Кузнецов вслух повторил мысль Шацкого, так что последнему оставалось лишь понимающе кивнуть.
— Но в конце концов нам все удастся, — прибавил он чуть погодя. — Пока что я завтра встречусь с экспертом, а ты устроишь фонографию, узнаешь, кто такой этот Игорь, и допросишь его. Еще нужно будет списать содержимое диктофона, а прощальное письмо передать вдове. Созвонимся вечером. Или заскочи ко мне в контору. Наверняка я буду сидеть там допоздна; там вагон и маленькая тележка бумажной работы. Сегодня нужно будет подать заявку на скоросшиватели.
— Есть еще один вопрос, на который я никак не могу найти ответа, — сказал Кузнецов, стуча толстым пальцем по диктофону.
— Ну?
— Так куда сюда вставляют кассеты?
4
«Помню, что с самого утра я чувствовала себя ужасно уставшей», — то были первые слова Мариоли Нидзецкой, которые она произнесла на допросе через семь часов после убийства собственного мужа. Было начало второго ночи, и Шацкий хотел инстинктивно сказать, что и он особо не отдохнул, но сдержался. И к счастью. Через полчаса он уже знал, что никогда не был и никогда не будет столь уставшим, как тем утром была Мариоля Нидзецкая.

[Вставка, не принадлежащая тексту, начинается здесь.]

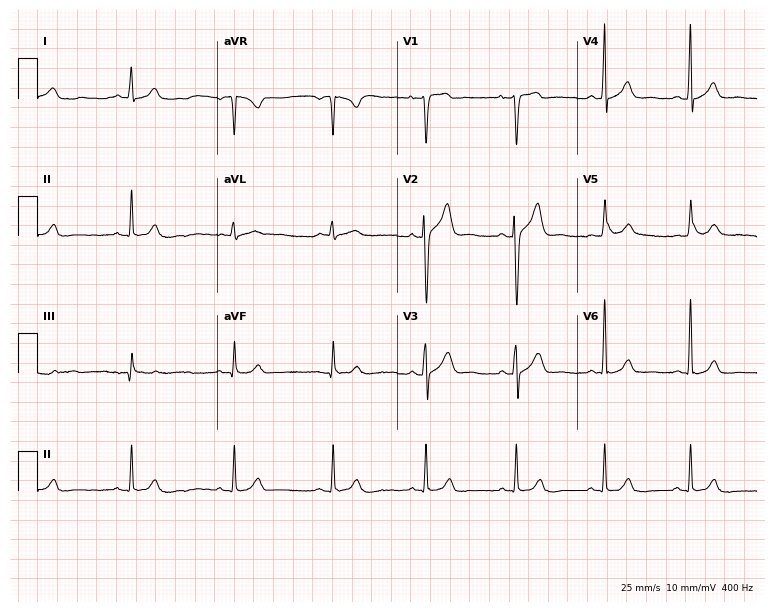
Resting 12-lead electrocardiogram. Patient: a male, 40 years old. Read as a normal ECG.
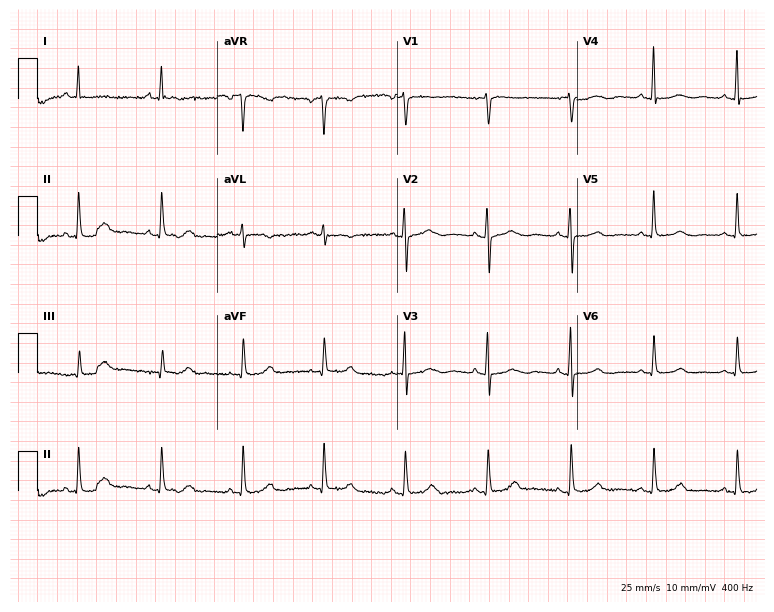
Electrocardiogram (7.3-second recording at 400 Hz), a 60-year-old woman. Of the six screened findings (first-degree AV block, right bundle branch block, left bundle branch block, sinus bradycardia, atrial fibrillation, sinus tachycardia), none is recorded.

Женщине было тридцать пять лет, выглядела лет на десять старше; исхудавшая блондинка, с плохо подстриженными редкими волосами, склеившимися в спадавшие вдоль щек стручки. Правую руку она положила на колени, левая висела, согнутая в локте под неестественным углом. Потом Шацкий узнал, что пять лет назад муж сломал ей эту руку, поместив ее на столе и несколько раз ударяя кухонным табуретом. После пяти ударов сустав был размозжен. Реабилитация не помогла. Нос у Нидзецкой был слегка сплющен и искривлен влево, ей приходилось дышать ртом. Впоследствии он узнал, что два года назад муж сломал его ей разделочной доской. Редкие волосы не могли скрыть деформированного уха. Потом Шацкий узнал, что год назад муж «выгладил» ей это ухо раскаленным утюгом, после того как посчитал, что супруга не в состоянии правильно выгладить ему рубашку. Стой поры она плохо слышит, иногда кажется, будто бы что-то шумит.